Türkiye’ye Türkçe veda ederken söze "Merhaba dostlar" diye başladı Pearson. "Muhteşem ülkeniz için seve seve çalışın" cümlesinde şaşırtıcı değildi. Sıradan ve Türkiye insanının egosunu okşamaya yönelik bir dilek ve temenniydi bu cümle.

Hatırlarsınız, ABD Başkan Yardımcısı Dick Cheney için Ankara ziyareti öncesinde ABD Büyükelçiliği’nin hazırladığı bilgi notunda da "Türkler övülmekten hoşlanır" deniyordu. Cheney’ye, konuşmalarında "Türkiye çok güzel bir ülke" ve "Türkiye model bir ülke" demesi öneriliyordu.

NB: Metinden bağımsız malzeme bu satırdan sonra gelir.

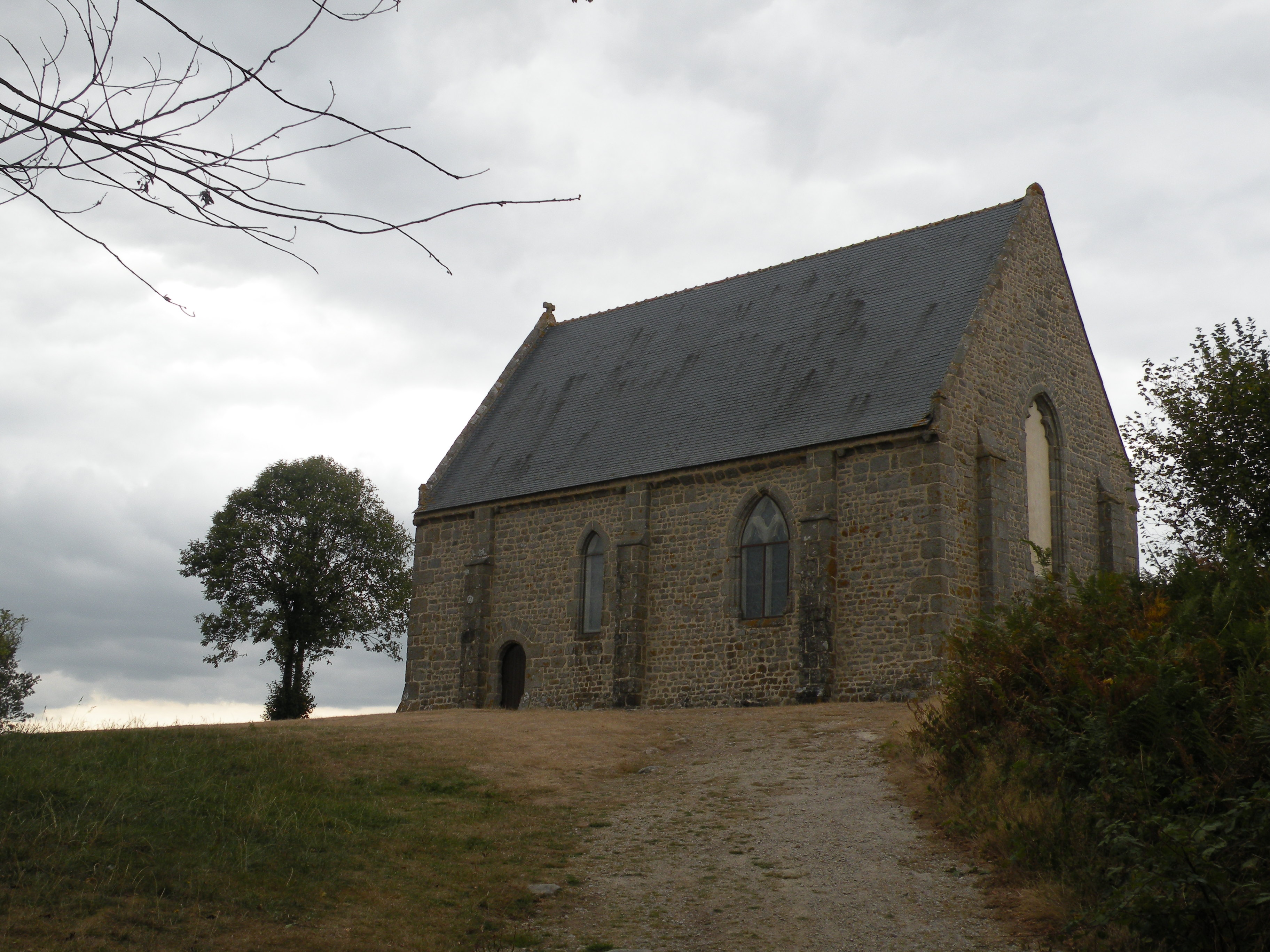 Chapelle Saint-Michel du Montaigu

Pearson’ın, "Muhteşem ülke" tanımlaması da bu türdendi kuşkusuz. Pearson, o notta Cheney’ye önerdiğini kendisi de hayata geçiriyordu.

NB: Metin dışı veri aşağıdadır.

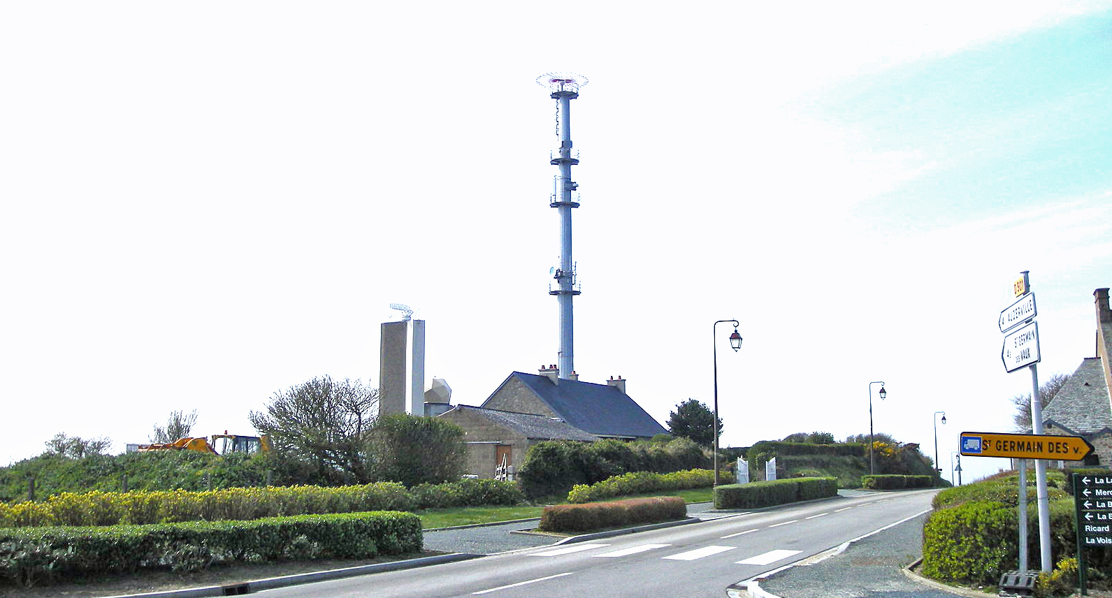 CROSS (Centre régional opérationnel de surveillance et de sauvetage) de Jobourg (Manche, Normandie, France)

Fakat Pearson’ın konuşmasında bir cümle vardı ki, farklıydı. Yabancılardan duymaya pek alışık olmadığımız nitelikte bir dilek içeriyordu bu cümle:

"Rüyalarınızdan asla vazgeçmeyin."

Acaba Pearson, hangi güzel rüyalarımızın varlığına tanık oldu da ondan vazgeçmememizi istedi? İşte burada bir sorun var!

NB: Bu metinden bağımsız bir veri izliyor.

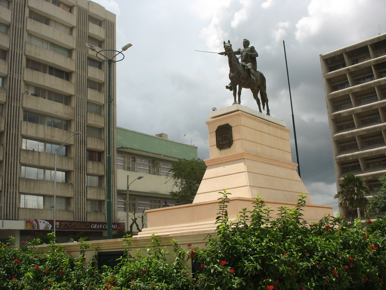 Estatua de Bolívar, Barranquilla
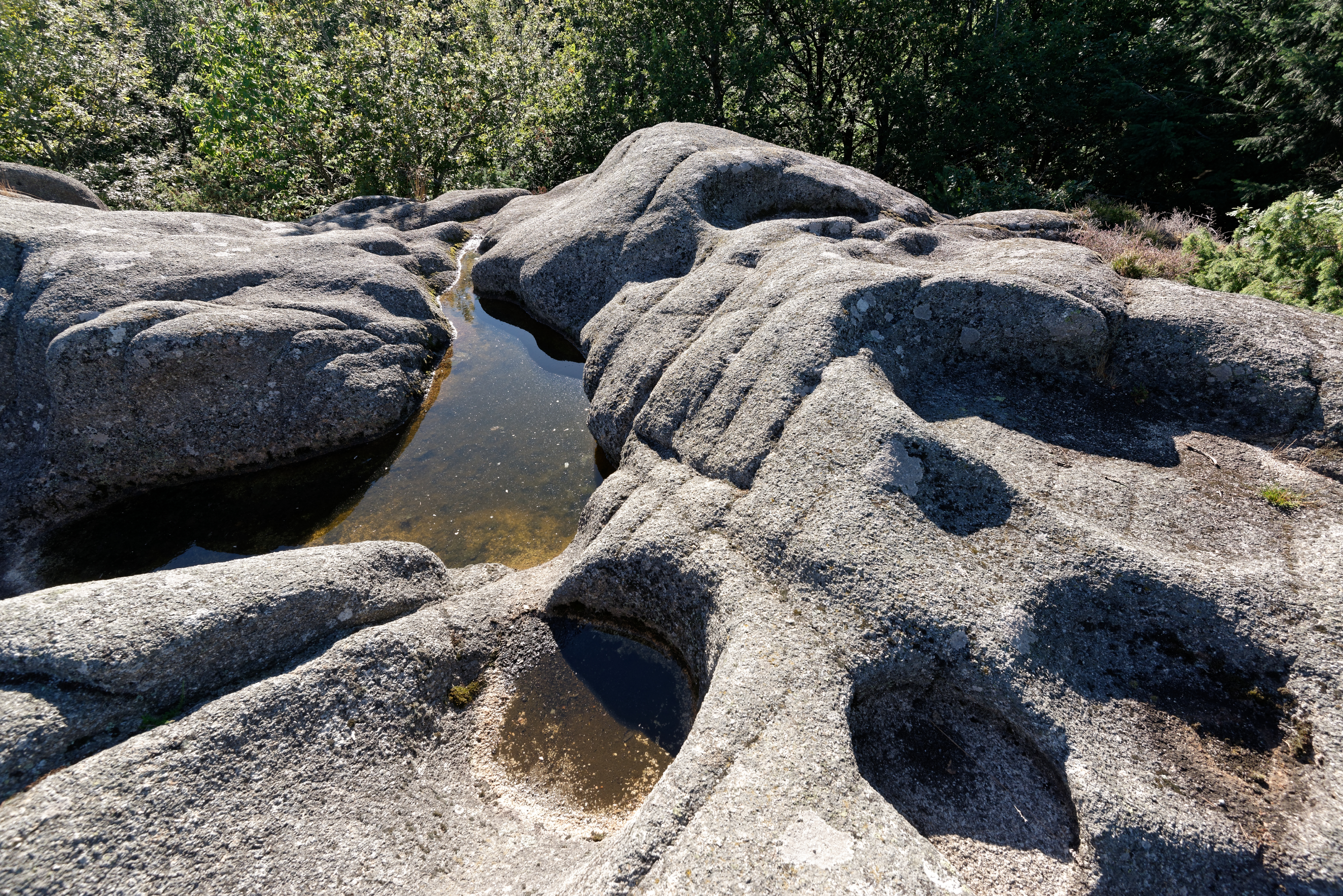 Le Rocher du Combeau, mégalithe à cupules au lieu-dit Rongère Montagne, à la limite entre les communes de Lachaux et Châteldon, dans le Puy-de-Dôme.

Bir kere her ne kadar "Amerikan rüyası"ndan bahsedilse Amerika’nın rüyalar açısından fakirleştiğini biliyoruz. Amerikalılar’ın büyük çoğunluğu gece yatağa yattığında rüya göremiyor.

ABD’de yapılan bir araştırmada saptanmış bir gerçek bu. Aynı araştırma en zengin rüyalar ülkesini de belirlemiş; Vietnam. Bu ülkede yaşayan insanların çoğu gözlerini yumduğunda rüyalar âlemine dalıyormuş!

Bu araştırmada Türkiye’den söz edilmiyor. Ancak Türkiye’de de bu konuda giderek bir fakirleşme yaşandığını söyleyebiliriz. Baksanıza eskiden "rüya tabirleri" ile ilgili yazılar, kitapçıklar ortalıkta gezinirdi. Magazin eklerinde "rüya tabirleri"ne özel yerler ayrılırdı. Şimdi onların yerini "fal"lar aldı!

Herhalde Pearson, gece yatağa yattığımızda gördüğümüz rüyalardan değil de hayallerimizi kastediyordu "Rüyalarınızdan asla vazgeçmeyin" derken. Ama orada da bir problem var, hayallerimiz de fakirleşti. Bırakın yaşını başını almış, yaşam yükünü sırtlamış insanları. Çocuklarımız bile hayal kurmakta zorlanıyor.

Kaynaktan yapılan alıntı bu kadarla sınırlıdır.